Just because we can't know HOW God does a thing -- doesn't mean we can construct another system of how He might have done something. I'm sure you'd agree, right?

So far, you have yet to address the good solid studies of Scripture (WCF; Belgic) that offer insight to what the Bible says. Opinions are not going to blow away 500 years of scholarship by some of the most valiant saints.

Most serious is --- your implications that Adam was bound by God's decree to fail? Do you hear that? God coerced Adam to fail the test? Hmmm....doen't that make Him the Author of Sin? I invite you to explain THAT from Scripture, please.

In all meekness,

Robin

[Edited on 4-2-2005 by Robin]


----------



## Areopagus (Apr 1, 2005)

In all meekness?  Ok.

You say:




> First, I DO mean total free agency for Adam and Eve BECAUSE they bear the Imago Dei. God ordained Adam as viceroy-regent and priest of God's "garden temple" and was imbued with responsibilities as such.



You don't even see the fallacy in your own presupposition. I'm not surprised, but I thought I'd point it out. You say that Adam had "total free agency," but that he was a "viceroy-regent" and was "imbued with responsibilities as such." The 2 assertions do not reconcile Robin.

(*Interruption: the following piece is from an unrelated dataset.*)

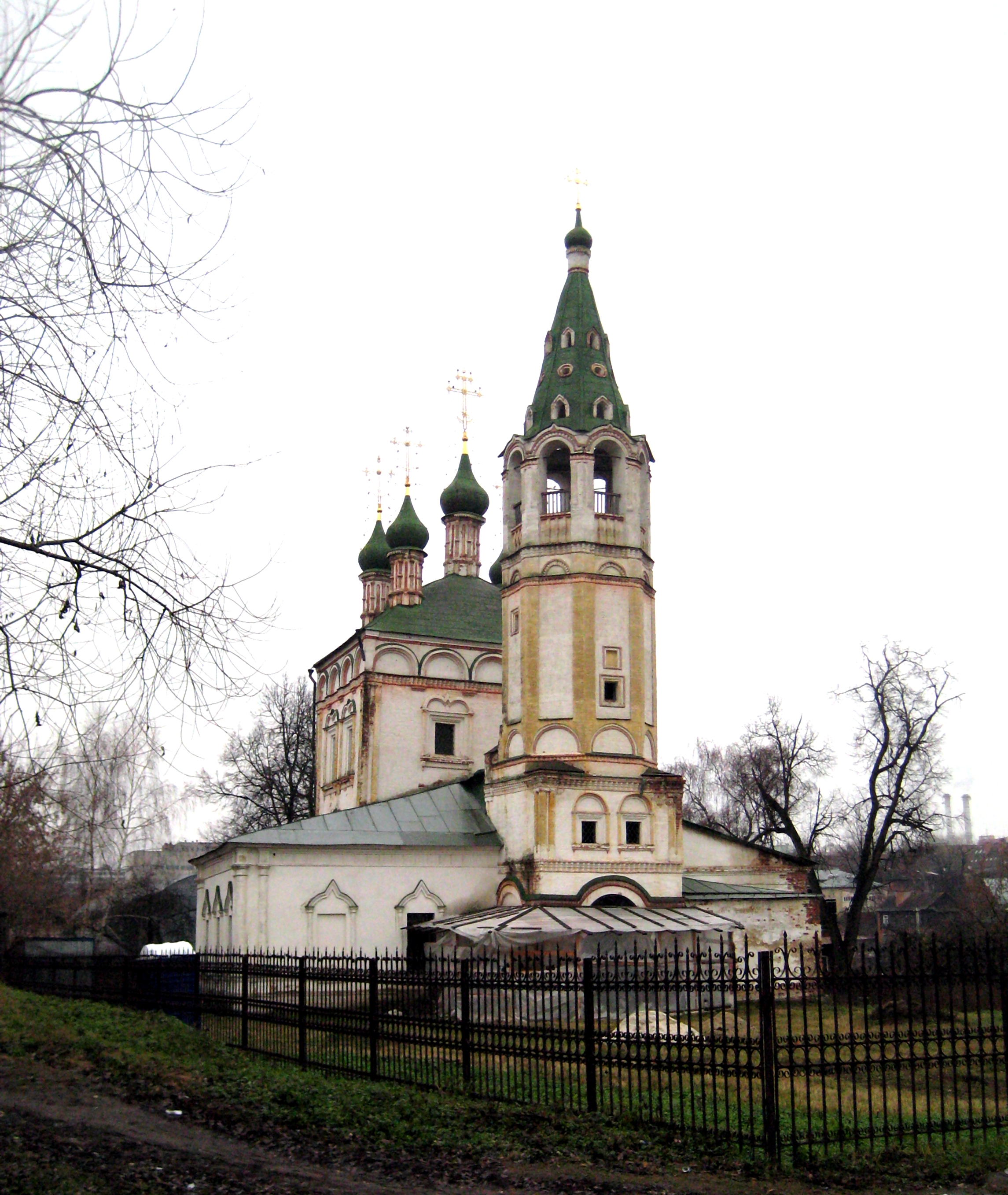 Церковь Святой Троицы (Серпухов)

More, _extra_ assertions about 500 years of "valiant saints," ignored confessional issues, whatever, does not lend support to your case. I look to Scripture, not confessions. Again, are confession inherently bad? No. However, when they become the Doctrines and Covenants, so to speak, then there's an issue.

You say:




> As Fred points out -- if Adam could not succeed, that would make God the Author of sin.



Here is yet another assertion without proof. It's just as easy for me to say, "No Robin, you are wrong." And I do think you are wrong.

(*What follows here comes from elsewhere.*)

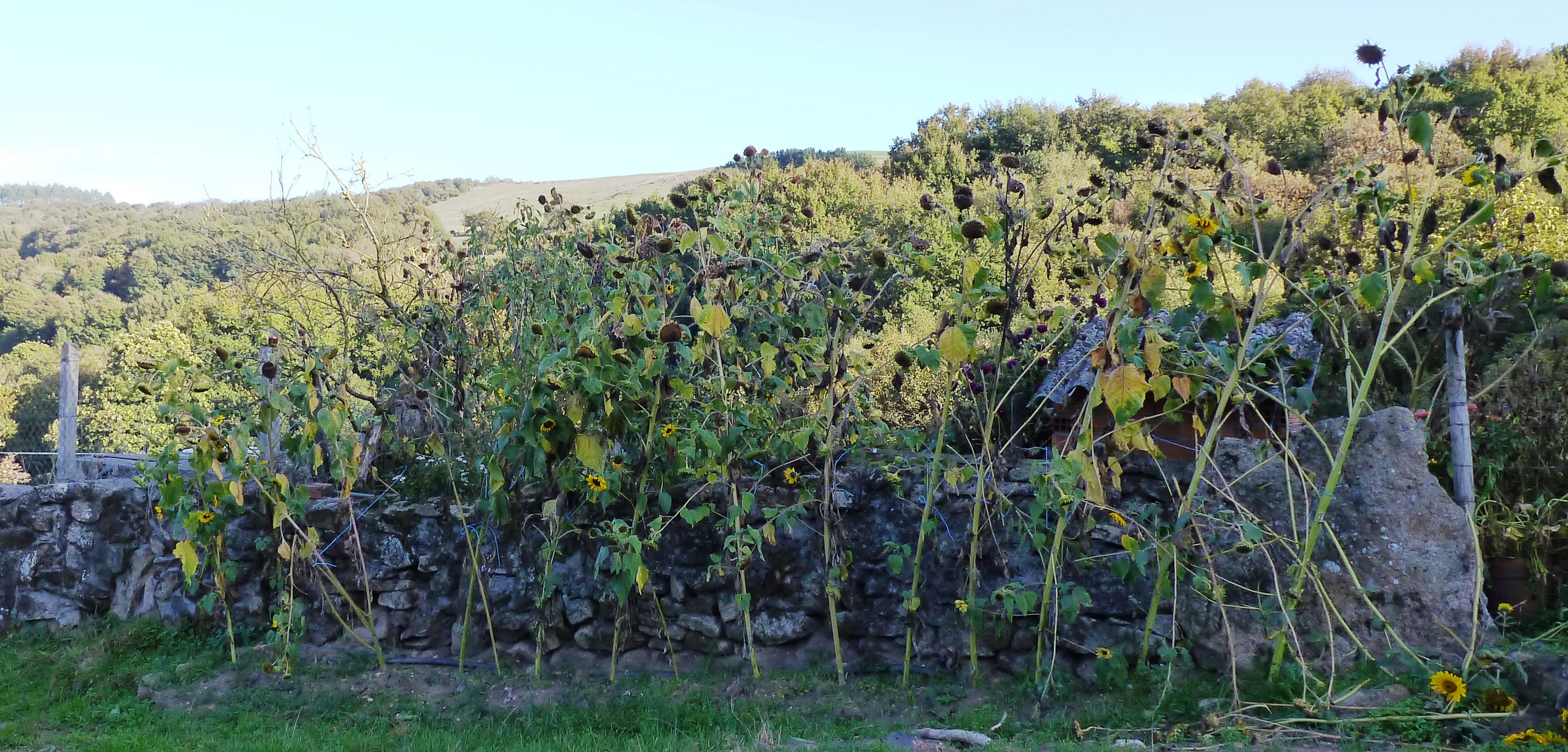 Plantas de xirasol na entrada de Cas de Pedro

You didn't address my post at all. Your assertion of "free will" makes no sense.

You say:




> Plus, that would disqualify Adam for the viceroyship -- making Christ, the Second Adam, inconsistent with fulfilling the office of "viceroy/king and priest."



Why? Don't give me a confessional schema. Tell me why from Scripture.

You say:




> Let us take note of our contemporary presuppositions.



Yes, let's.

You say:




> Please don't waste time with the Arminian free-will (John Locke) silliness, OK? Everyone knows I don't mean that.



Then address my post. What did you mean? A simple explanation of Adam's "free will" would be nice Robin.

You say:




> Btw, the Covenant of Works (though Adam failed it) was still in place through-out the OT. At it's core, the doctrine of Justification is based upon a "works requirement" (gasp)...meaning S O M E B O D Y must succeed in the Eden probation. Get it? Adam did not; Israel did not; enter Jesus Christ. Jesus succeeded in obeying the covenant of works imposed upon Adam. It is Christ's WORKS that secure eternal life for mankind. Christ both pays the price of human treason against the Eternal Creator King and as God's Viceroy, finally secures the right to partake of the Tree of Life (Revelation 2:7.)



Remove your contemporary presupposition about the CoW, and I completely agree with this statement. I've never denied any of this. Honestly, I don't think you critically and objectively read my posts. No matter.

I've consistently said that God demanded of Adam obedience to His command, albeit decreeing the fall of His own creation. God used a secondary means to bring about His primary end. How is this not correct? I've brought up Scriptures, dealth with the ones given me (verse by verse I might add), and brought up other issues that still aren't being addressed (although I know Patrick, he will address them). So, your assertions are empty Robin. Although I appreciate your attempt.

You say:




> It's a huge-unorthodox leap to presume things not mentioned in the Text.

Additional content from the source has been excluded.